Anyhow, I don’t intend to retread her ground, I wanted to instead focus on the fact that humans aren’t robots and the successful comics creator is going to take full advantage of not having to show and explain every little step. Instead, it’s all about picking out the most important moment from an imagined series of them. I seem to recall McCloud using the example of someone getting into a car, and offering up several possibilities of showing them approaching the car, getting out their keys, opening the lock, opening the door, etc. etc. until they finally drive away. Even in a motion picture this sequence has the potential to be excrucriatingly irrelevant to the story, but McCloud aptly displays the insane waste of space it becomes in comics form (unless your story is all about mundane minutiae, I suppose).
So assuming the panel needs to be there at all, which moment is most important to the story?

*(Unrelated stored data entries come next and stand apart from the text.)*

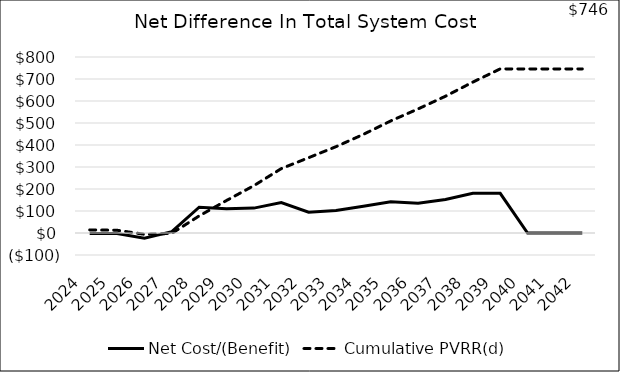
| Category | Net Cost/(Benefit) | Cumulative PVRR(d) |
|---|---|---|
| 2024.0 | -2.197 | 14.127 |
| 2025.0 | -1.938 | 12.531 |
| 2026.0 | -24.064 | -6.041 |
| 2027.0 | 5.893 | -1.778 |
| 2028.0 | 117.155 | 77.658 |
| 2029.0 | 110.307 | 147.761 |
| 2030.0 | 113.204 | 215.194 |
| 2031.0 | 138.734 | 292.652 |
| 2032.0 | 94.746 | 342.234 |
| 2033.0 | 102.381 | 392.452 |
| 2034.0 | 121.263 | 448.202 |
| 2035.0 | 142.219 | 509.486 |
| 2036.0 | 134.968 | 563.999 |
| 2037.0 | 152.496 | 621.729 |
| 2038.0 | 180.865 | 685.906 |
| 2039.0 | 180.356 | 745.888 |
| 2040.0 | -0.28 | 745.801 |
| 2041.0 | -0.115 | 745.767 |
| 2042.0 | 0.174 | 745.815 |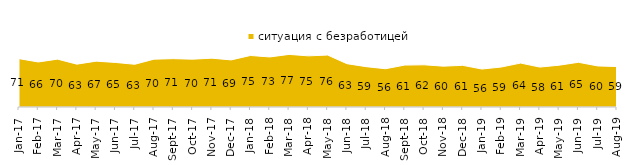
| Category | ситуация с безработицей |
|---|---|
| 2017-01-01 | 70.75 |
| 2017-02-01 | 65.9 |
| 2017-03-01 | 70.05 |
| 2017-04-01 | 62.7 |
| 2017-05-01 | 67.1 |
| 2017-06-01 | 65.2 |
| 2017-07-01 | 62.5 |
| 2017-08-01 | 70 |
| 2017-09-01 | 70.75 |
| 2017-10-01 | 70 |
| 2017-11-01 | 71.45 |
| 2017-12-01 | 68.9 |
| 2018-01-01 | 75.4 |
| 2018-02-01 | 73.25 |
| 2018-03-01 | 76.95 |
| 2018-04-01 | 74.85 |
| 2018-05-01 | 76 |
| 2018-06-01 | 63.4 |
| 2018-07-01 | 59 |
| 2018-08-01 | 56 |
| 2018-09-01 | 61.35 |
| 2018-10-01 | 61.75 |
| 2018-11-01 | 59.78 |
| 2018-12-01 | 60.95 |
| 2019-01-01 | 55.55 |
| 2019-02-01 | 58.5 |
| 2019-03-01 | 64.296 |
| 2019-04-01 | 58.416 |
| 2019-05-01 | 61.169 |
| 2019-06-01 | 65.436 |
| 2019-07-01 | 60.099 |
| 2019-08-01 | 59.241 |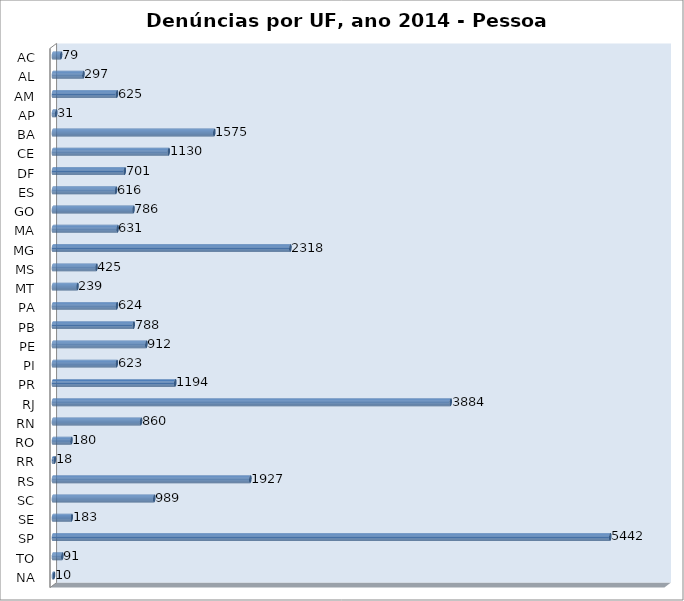
| Category | Series 0 |
|---|---|
| AC | 79 |
| AL | 297 |
| AM | 625 |
| AP | 31 |
| BA | 1575 |
| CE | 1130 |
| DF | 701 |
| ES | 616 |
| GO | 786 |
| MA | 631 |
| MG | 2318 |
| MS | 425 |
| MT | 239 |
| PA | 624 |
| PB | 788 |
| PE | 912 |
| PI | 623 |
| PR | 1194 |
| RJ | 3884 |
| RN | 860 |
| RO | 180 |
| RR | 18 |
| RS | 1927 |
| SC | 989 |
| SE | 183 |
| SP | 5442 |
| TO | 91 |
| NA | 10 |

If the person forgot or lost their keys, the artist might best be served capturing them at the moment they are standing at the car door, fumbling in their pocket or purse. If it’s all about transition between areas, capture them as they’re climbing behind the wheel. The audience will fill in the rest, but they’ll have that “snapshot” to mold their perceptions around.
And for that matter, consider the matter of dialogue. If you took a comics image as a literal representation of life, people would be holding the same facial expressions and body poses for entire lengthy speeches. In the last panel of this page, Chuck is not leaned in towards the camera, frozen in place, for the all those words. How would he even enunciate properly without moving his mouth? The sandwich robot would not understand this, but a person hears Chuck’s voice in their head and imagines his mouth moving and his eyebrows waggling conspiratorially. What’s more, that little miracle happens without us even much thinking about it. We’re just wired that way, the same way we see people as excited and happy when we tell them we have a present for them rather than what they happen to look like in a freeze frame of that reaction.
Oh, the perils of the pause button. I mean, this is technically a legitimate moment of their reaction, something that literally happens and is gone again in the blink of an eye — but in a comic you’d be well advised to stay away from choosing it unless you want the audience molding their closure around “Holy crap is she stoned?”
You can’t and shouldn’t show the entire making of the sandwich. But choose wisely.